● About this task
An exact reproduction of the listing, minus the pictures, is the required output.

● Recorded data
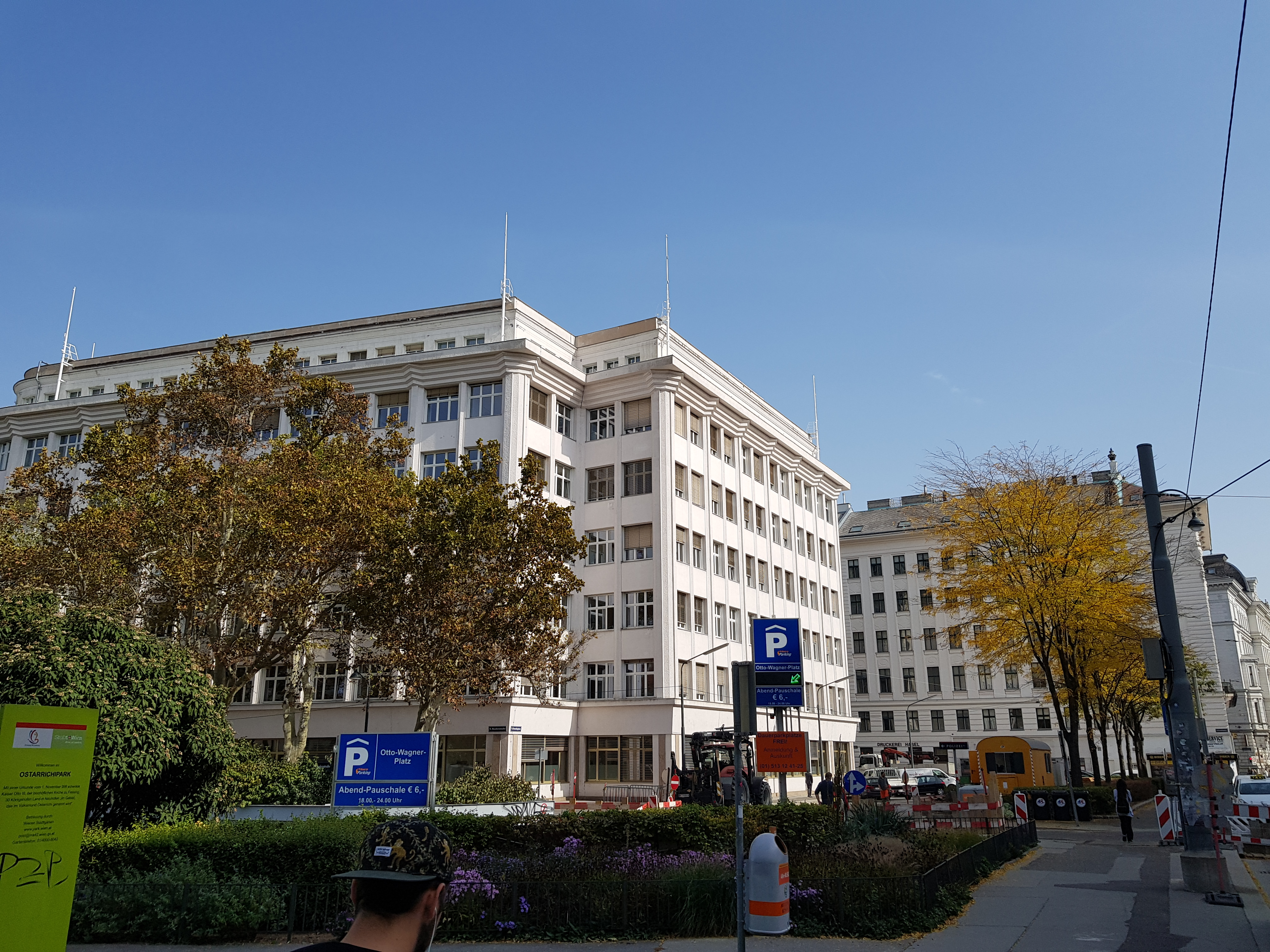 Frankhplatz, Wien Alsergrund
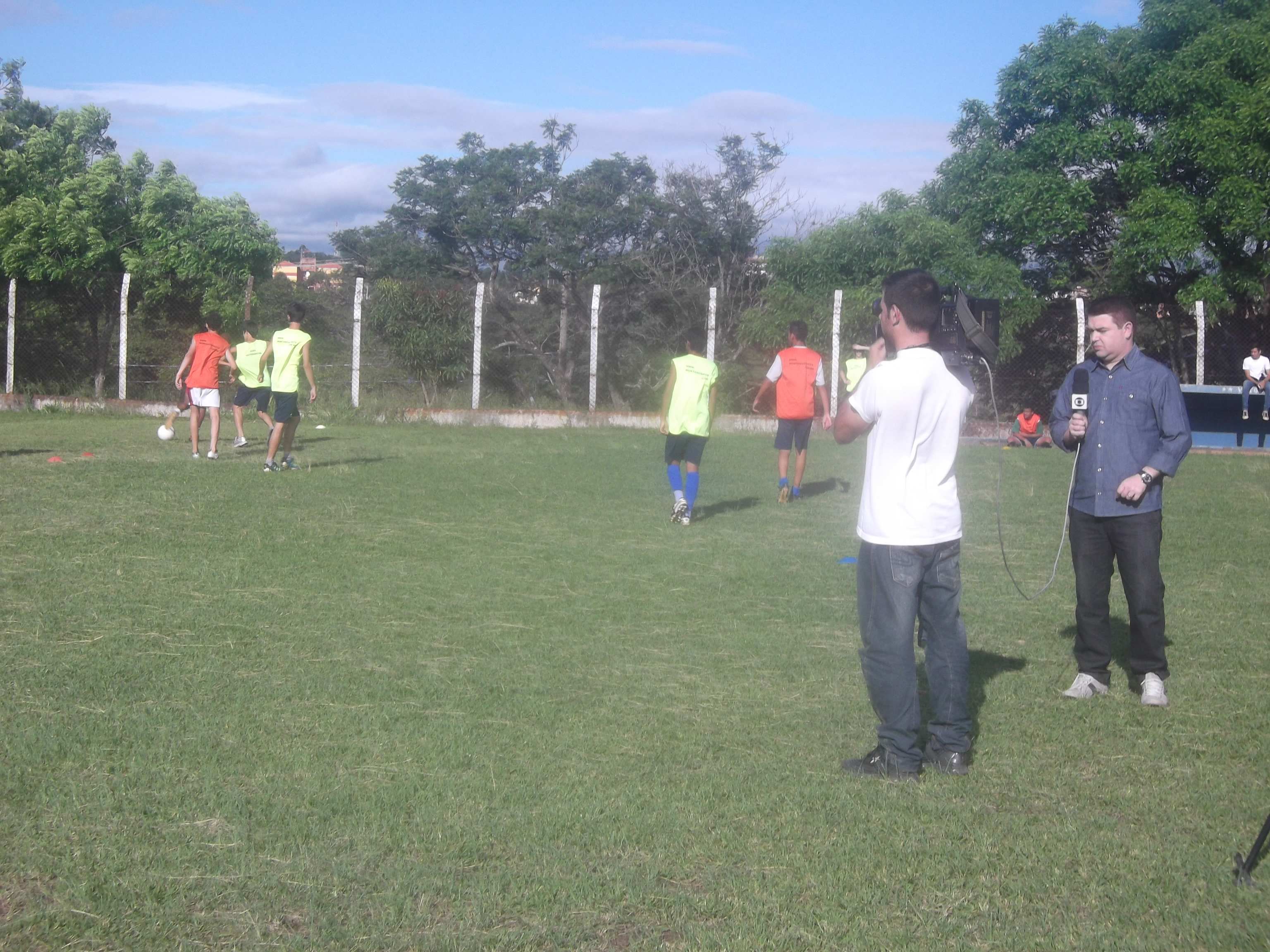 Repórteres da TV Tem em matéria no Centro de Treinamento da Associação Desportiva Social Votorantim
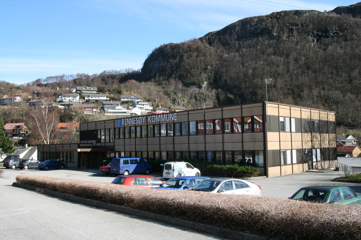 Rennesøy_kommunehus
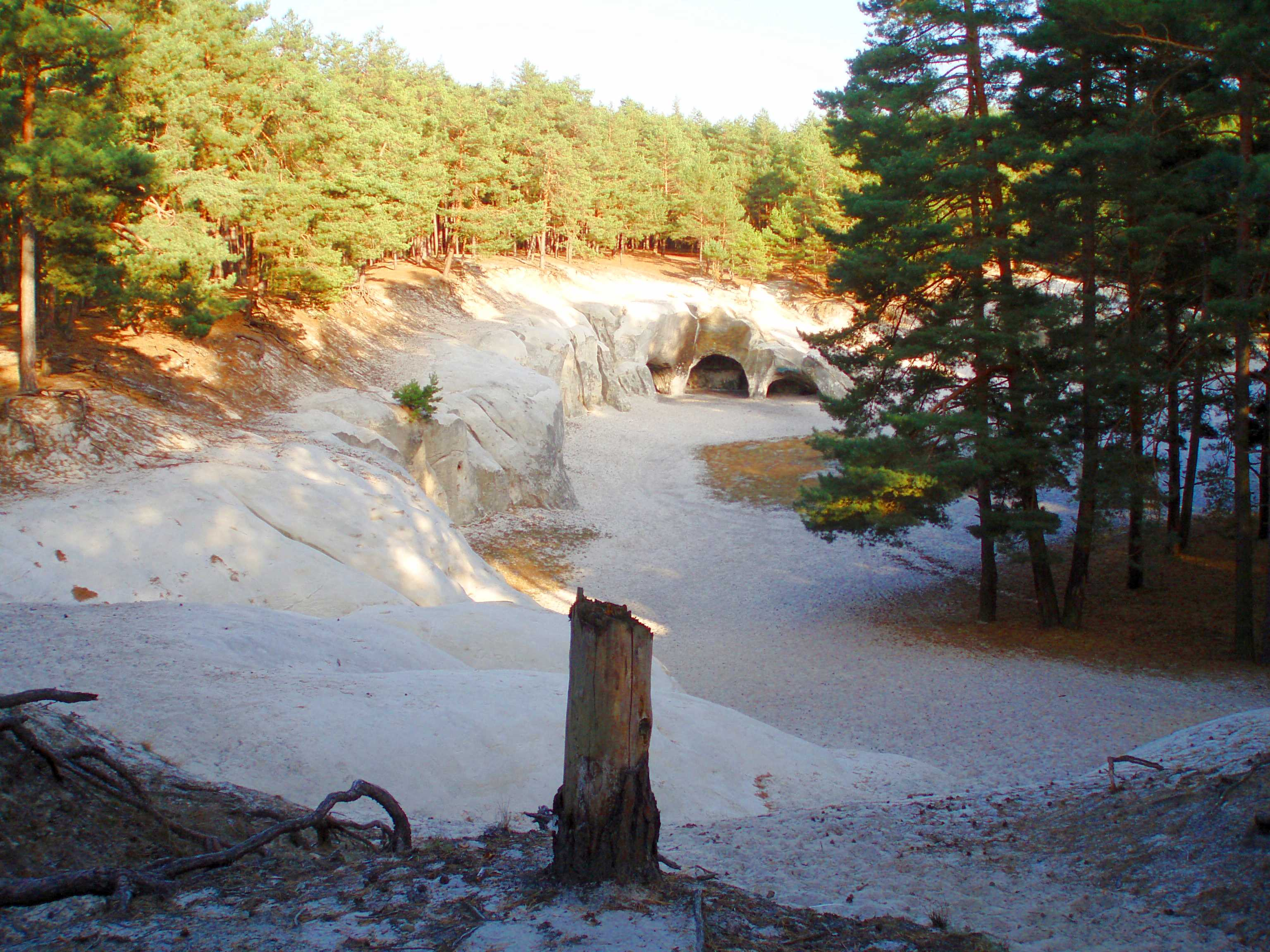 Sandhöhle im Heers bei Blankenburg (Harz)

● Answer space
 Frankhplatz, Wien Alsergrund
 Repórteres da TV Tem em matéria no Centro de Treinamento da Associação Desportiva Social Votorantim
 Rennesøy_kommunehus
 Sandhöhle im Heers bei Blankenburg (Harz)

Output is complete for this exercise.